Monday, September 6, 2010

preservation

Today was labor day and I drove up to Sebastopol with some people to pick apples, drink roadside milkshakes, eat some felafel and go antiquing. We went to two antique barns and the difference between them, though just 500 feet apart on the same road, seemed deliberate. The first barn was admirable enough-- a dapper man with bushy graying hair followed us around everywhere. Honestly, it sort of seemed to me like he thought we were going to rob him left and right if he didn't let us know that his bespectacled eyes were watching our every mood with acute discrepancy. The place had beautiful objects with blush-inducing price tags, and many many signs begging that you ask for assistance before handling things.

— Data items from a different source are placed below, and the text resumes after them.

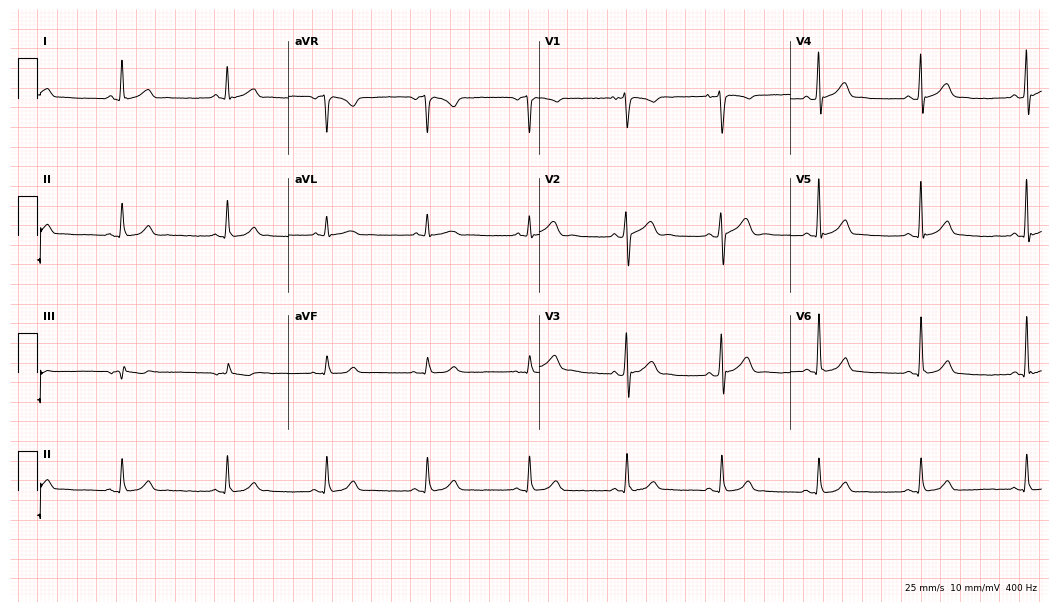
ECG — a male, 31 years old. Labelled as a normal ECG.
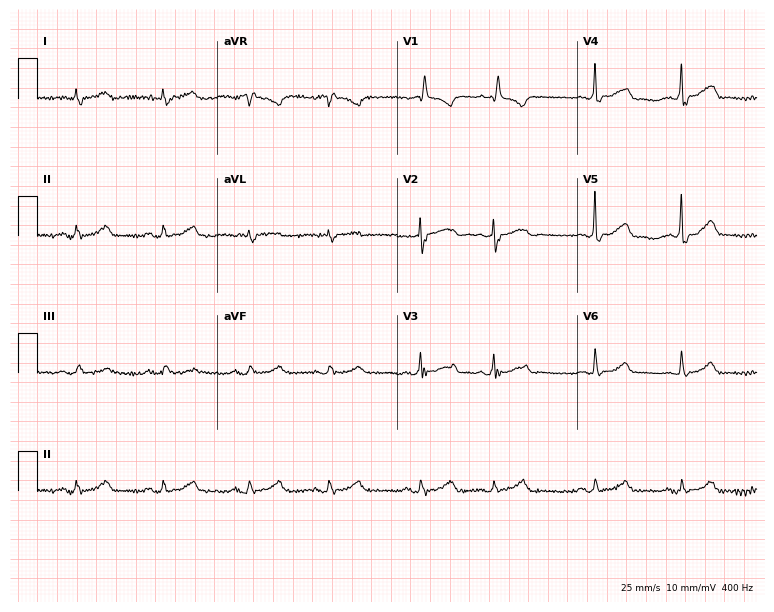
Resting 12-lead electrocardiogram (7.3-second recording at 400 Hz). Patient: a 70-year-old male. None of these six findings is recorded: first-degree AV block, right bundle branch block, left bundle branch block, sinus bradycardia, atrial fibrillation, sinus tachycardia. Findings outside these six are not listed.
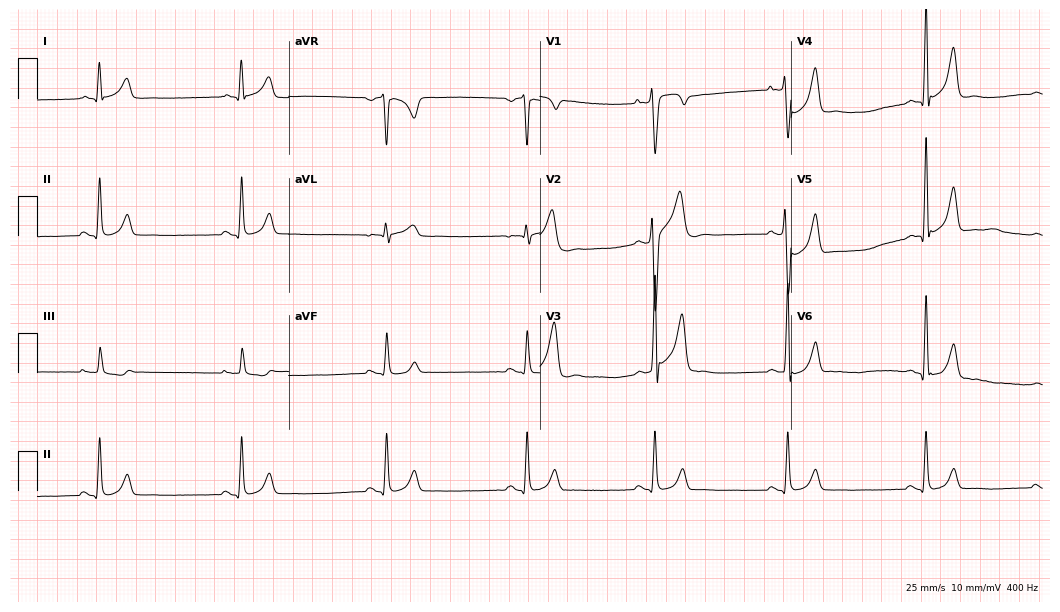
Standard 12-lead ECG recorded from a 36-year-old man (10.2-second recording at 400 Hz). None of these six findings is recorded: first-degree AV block, right bundle branch block, left bundle branch block, sinus bradycardia, atrial fibrillation, sinus tachycardia. Findings outside these six are not listed.
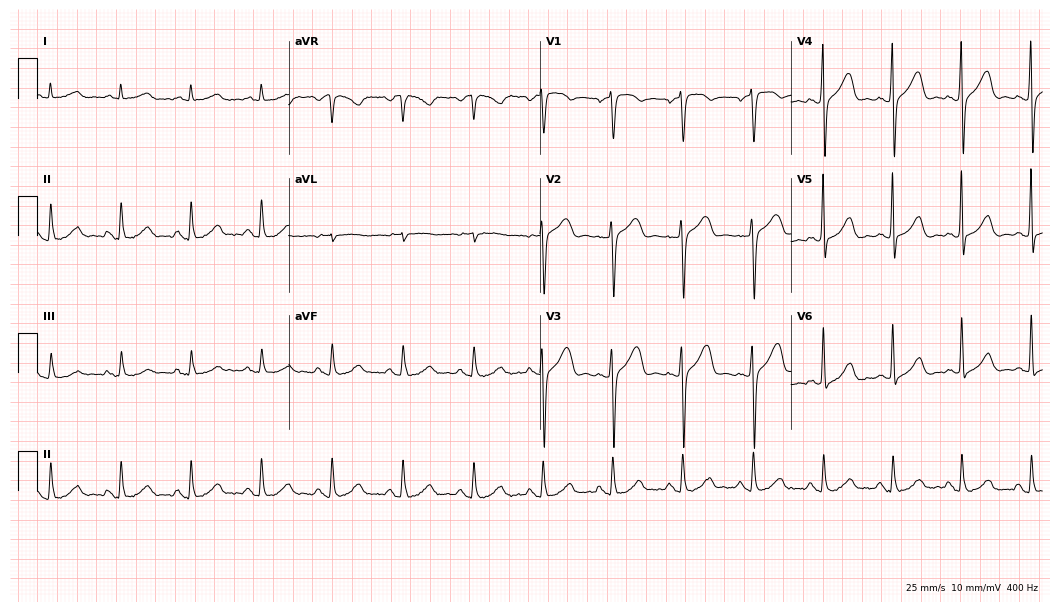
ECG — a 58-year-old male patient. Screened for six findings — first-degree AV block, right bundle branch block (RBBB), left bundle branch block (LBBB), sinus bradycardia, atrial fibrillation (AF), sinus tachycardia — none is recorded.
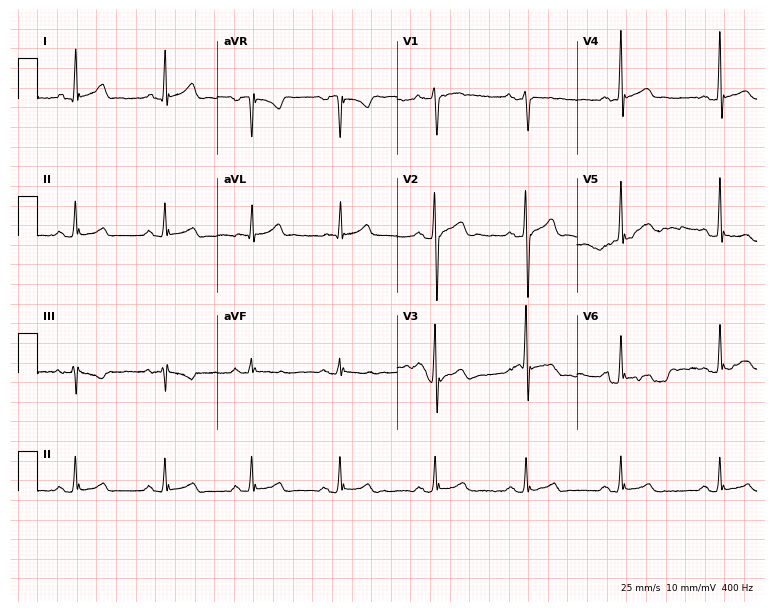
Resting 12-lead electrocardiogram. Patient: a 30-year-old male. Read as a normal ECG.

We drove down the road and pulled into the second 'antique barn,' quotations because most of the things to look at were outside, strewn about over a half acre of lawn. Boxes full of mildewing vinyl records, ceramic plates of all shapes and sizes, organizational wooden shelves filled with a chaos of once-hardware-now-rust, lamp-less lampshades, a disarray of amputated furniture and content-exploding cardboard boxes. I bought these things for eight dollars:

two old cabinet cards, one of twins, one of a family
a small wooden sewing box full of thread
two hand carved wooden collies with a metal chain connecting their collars
a ceramic dachshund and doe
a large white platter
a plastic shelf with about 50 teeny drawers, each with a metal charm glued to the front
a handmade piece of lace

The woman selling all this stuff was actually really sad about it-- apparently the strewn yard was a staged intervention by her daughter, who had emptied several storage containers of her hoarded belongings onto the yard for an impromptu weekend sale. The hoarder told us that the county of Sonoma was coming to pick up whatever wasn't taken by tomorrow morning. It was a weird kind of interaction, to buy something from someone who had no desire to sell it. But it made me think about desire and how the desire to preserve something is so easy to be compromised. The first gentleman had a barn full of cherished object for sale but the prices were too high for most people to be able to purchase them-- this preserves the barn as a museum but does not preserve the sustainability of a small business. The woman at the second barn was preserving objects by keeping them close, a keeping that failed to preserve them from mold, rot and rust. I'm wrapping up today wondering about my own sense of keeping and preservation and how I can sustain these practices without failing them. How will I keep? And what will I preserve?